17 February 2021

Pentagon deputy nominee wants cyber strategy clarification


Mark Pomerleau

WASHINGTON — While largely agreeing with the Defense Department’s more proactive approach to cyberspace in the last few years, President Joe Biden’s nominee for the No. 2 spot at the Pentagon has key questions about the defend forward concept.

“I am supportive of the approach. I think, if confirmed, what I would like to understand better is exactly how the authorities are being executed, what kind of oversight is involved, how we are consulting with allies and partners, whose systems we might operate on,” said Kathleen Hicks at her deputy defense secretary confirmation hearing Feb. 2 before the Senate Armed Services Committee.

The DoD’s 2018 cybersecurity strategy charges U.S. Cyber Command to defend forward in cyberspace by getting as close to adversaries as possible to see what they’re planning, so the department can take action or inform others to prepare.

The approach is a response to continued adversary activity in cyberspace under the threshold of armed conflict that undermines national security.

Hicks recognized that the U.S. has been forced to become more forward leaning in its posture.

“China and Russia’s malicious cyber campaigns seek to diminish U.S. military advantages and economic security. The department must be proactive to understand an adversary’s cyber operations and capabilities,” Hicks wrote in a prehearing questionnaire. “It must ensure we have better defenses against those capabilities, and when necessary, take action to disrupt an adversary’s malicious activities. The department should work with U.S. interagency, industry and international partners to counter adversary cyber actors.”

To prevent and deter these types of malicious activity, within which Hicks included the recent government hack attributed to Russia, the U.S. government must be “living in systems” to provide warnings and the indicators of a potential imminent attack.

She wants to work with Congress to ensure the right authorities to conduct these operations are in place so that DoD can perform its mission effectively, she noted.

What to do about Cyber Command and NSA?

Hicks was also asked to weigh in on the decade-long debate surrounding splitting Cyber Command and NSA.

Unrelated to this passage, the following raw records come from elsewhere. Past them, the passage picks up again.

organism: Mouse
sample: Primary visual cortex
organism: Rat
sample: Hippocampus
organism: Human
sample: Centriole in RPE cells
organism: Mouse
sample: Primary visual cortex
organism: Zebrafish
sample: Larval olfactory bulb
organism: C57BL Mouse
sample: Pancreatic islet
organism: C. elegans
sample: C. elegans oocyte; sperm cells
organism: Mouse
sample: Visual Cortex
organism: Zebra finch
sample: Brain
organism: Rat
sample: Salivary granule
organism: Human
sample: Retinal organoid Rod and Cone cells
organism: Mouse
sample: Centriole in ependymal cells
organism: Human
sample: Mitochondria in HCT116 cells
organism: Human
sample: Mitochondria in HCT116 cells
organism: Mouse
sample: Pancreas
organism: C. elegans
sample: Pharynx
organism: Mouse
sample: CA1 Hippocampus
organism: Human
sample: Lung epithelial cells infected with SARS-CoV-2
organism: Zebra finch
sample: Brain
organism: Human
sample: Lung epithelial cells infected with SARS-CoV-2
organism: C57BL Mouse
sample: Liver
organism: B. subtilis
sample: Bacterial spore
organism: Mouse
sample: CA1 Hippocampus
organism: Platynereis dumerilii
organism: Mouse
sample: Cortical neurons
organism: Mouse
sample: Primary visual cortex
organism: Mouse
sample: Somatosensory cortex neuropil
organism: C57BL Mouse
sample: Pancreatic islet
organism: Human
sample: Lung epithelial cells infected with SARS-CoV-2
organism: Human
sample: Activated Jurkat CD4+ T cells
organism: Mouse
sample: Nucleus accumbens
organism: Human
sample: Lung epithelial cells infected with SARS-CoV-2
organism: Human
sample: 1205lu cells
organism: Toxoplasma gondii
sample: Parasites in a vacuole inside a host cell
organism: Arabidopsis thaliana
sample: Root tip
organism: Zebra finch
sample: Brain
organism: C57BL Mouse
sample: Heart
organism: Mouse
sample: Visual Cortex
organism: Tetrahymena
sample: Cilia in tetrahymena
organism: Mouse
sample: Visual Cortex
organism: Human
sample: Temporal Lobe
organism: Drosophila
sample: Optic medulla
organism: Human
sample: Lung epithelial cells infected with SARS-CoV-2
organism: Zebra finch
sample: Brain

At the time of its creation, it made sense to create a dual-hat arrangement in which Cyber Command and NSA shared a leader, personnel, expertise and infrastructure to help the command grow.

While she offered no “disposition of the dual-hat arrangement,” she said Cyber Command is not mature enough to make an immediate split wise.

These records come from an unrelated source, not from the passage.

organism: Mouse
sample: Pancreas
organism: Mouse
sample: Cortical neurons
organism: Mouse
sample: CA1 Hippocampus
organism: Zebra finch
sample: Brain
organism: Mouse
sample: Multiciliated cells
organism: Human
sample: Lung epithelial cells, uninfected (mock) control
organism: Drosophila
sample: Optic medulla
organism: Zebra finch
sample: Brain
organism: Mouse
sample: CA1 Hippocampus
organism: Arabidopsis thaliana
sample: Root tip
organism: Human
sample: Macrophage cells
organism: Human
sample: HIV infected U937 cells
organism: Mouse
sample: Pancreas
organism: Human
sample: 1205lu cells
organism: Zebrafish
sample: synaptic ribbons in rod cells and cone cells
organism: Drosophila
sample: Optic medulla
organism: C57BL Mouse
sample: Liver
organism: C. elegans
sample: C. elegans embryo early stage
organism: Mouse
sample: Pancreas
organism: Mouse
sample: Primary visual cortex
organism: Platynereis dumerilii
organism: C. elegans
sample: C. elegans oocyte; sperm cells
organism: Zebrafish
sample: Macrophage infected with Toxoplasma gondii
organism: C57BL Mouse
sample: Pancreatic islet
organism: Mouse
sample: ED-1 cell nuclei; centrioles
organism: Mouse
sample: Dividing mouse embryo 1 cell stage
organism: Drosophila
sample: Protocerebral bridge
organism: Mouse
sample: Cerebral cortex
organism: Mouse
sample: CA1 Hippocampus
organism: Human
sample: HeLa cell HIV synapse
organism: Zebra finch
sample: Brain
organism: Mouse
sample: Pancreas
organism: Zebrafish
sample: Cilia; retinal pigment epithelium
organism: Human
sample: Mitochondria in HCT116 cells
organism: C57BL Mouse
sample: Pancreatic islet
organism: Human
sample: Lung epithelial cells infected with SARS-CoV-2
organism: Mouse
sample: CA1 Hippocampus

While thought to be temporary, officials at Cyber Command and even members of Congress in recent years have spoken about the benefits such an arrangement affords.

“I had originally come in thinking that it would be appropriate to split them up rather quickly. I’ve changed my mind,” Sen. Mike Rounds, R-South Dakota, who chairs the Cybersecurity Subcommittee, said during Hicks’ hearing. “I think that the dual hat with the unity of command it provides is working very well for the current and likely for future CYBERCOM commander and separating the two organizations could create some real problems with regard to the assets that would have to be acquired in addition to what we have today.”

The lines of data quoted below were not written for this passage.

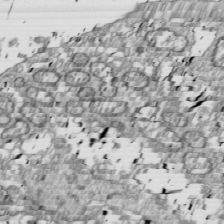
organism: Drosophila
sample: Cell division; meiosis; drosophila spermatocytes
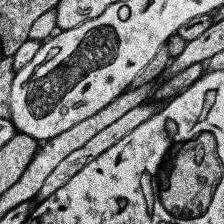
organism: Human
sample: Temporal Lobe
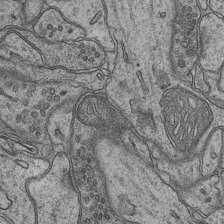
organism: Mouse
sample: CA1 Hippocampus
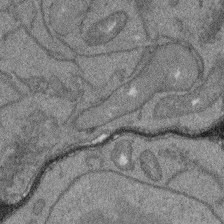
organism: Arabidopsis thaliana
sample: Root tip
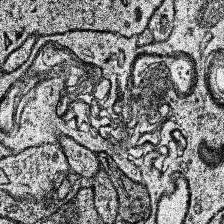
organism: Human
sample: Temporal Lobe
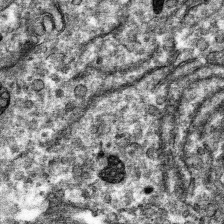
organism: Mouse
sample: Mouse hepatocytes
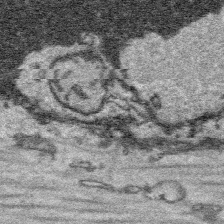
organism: Platynereis dumerilii
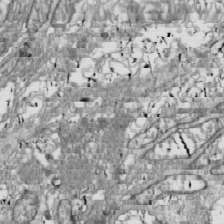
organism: Drosophila
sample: Cell division; meiosis; drosophila spermatocytes
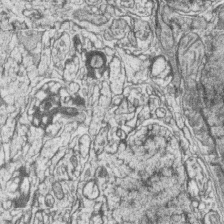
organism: Zebrafish
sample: synaptic ribbons in rod cells and cone cells
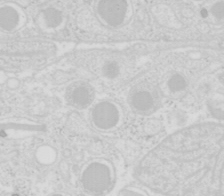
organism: Mouse
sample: Pancreas
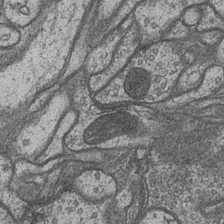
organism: Drosophila
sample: Optic medulla
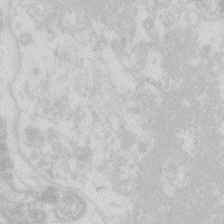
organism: Zebrafish
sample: Macrophage
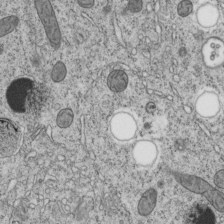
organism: C. elegans
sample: C. elegans embryo early stage
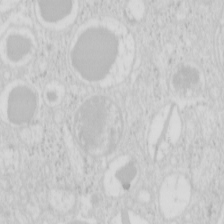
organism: Mouse
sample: Pancreas
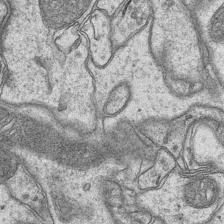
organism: Mouse
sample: CA1 Hippocampus
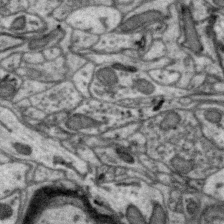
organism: Zebra finch
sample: Brain
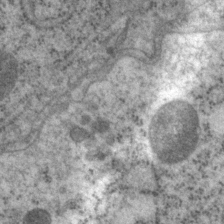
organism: P. pacificus
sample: Pharynx
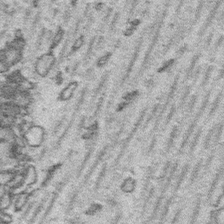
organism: Platynereis dumerilii
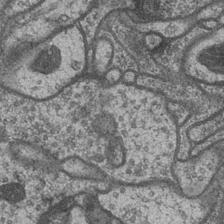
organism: Drosophila
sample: Optic medulla
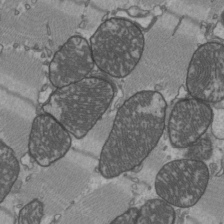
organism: C57BL Mouse
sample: Heart
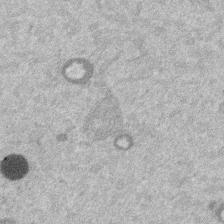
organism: Mouse
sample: Dividing mouse embryo 1 cell stage
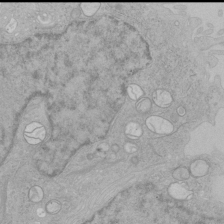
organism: Human
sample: Mitochondria in HCT116 cells
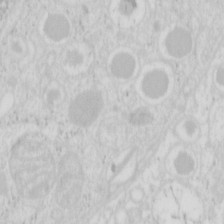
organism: Mouse
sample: Pancreas
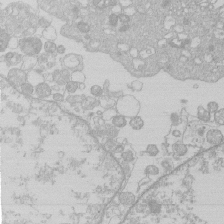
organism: Human
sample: Macrophage cells
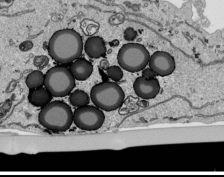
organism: Human
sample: Mitochondria in HCT116 cells
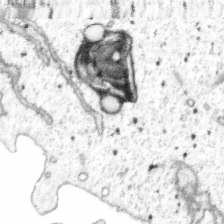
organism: Human
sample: HeLa cells
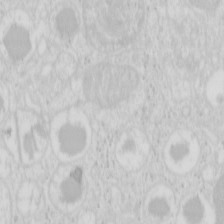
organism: Mouse
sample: Pancreas
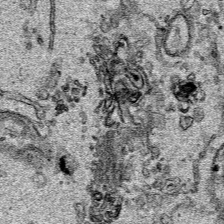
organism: Human
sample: Mitochondria in HCT116 cells
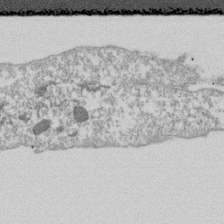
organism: Dictyostelium discoideum
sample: Dictyostelium multivesicular bodies
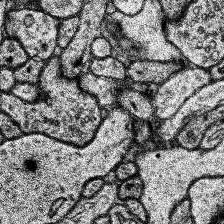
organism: Human
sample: Temporal Lobe
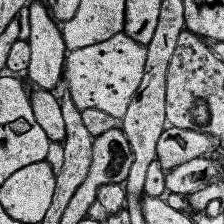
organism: Human
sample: Temporal Lobe
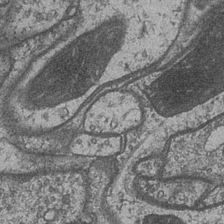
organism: Drosophila
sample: Optic medulla

At the same time, many experts outside government are voicing opposition to the continued arrangement.

“I’ll go so far as to say it’s almost un-American to have that much power in one place,” said Jay Healey, senior research scholar the School for International and Public Affairs at Columbia University, during a Jan. 29 webinar hosted by the Hoover Institution. “If you say, well that’s more efficient, well so is tyranny. We set up our system of government to not give too much power in one place.”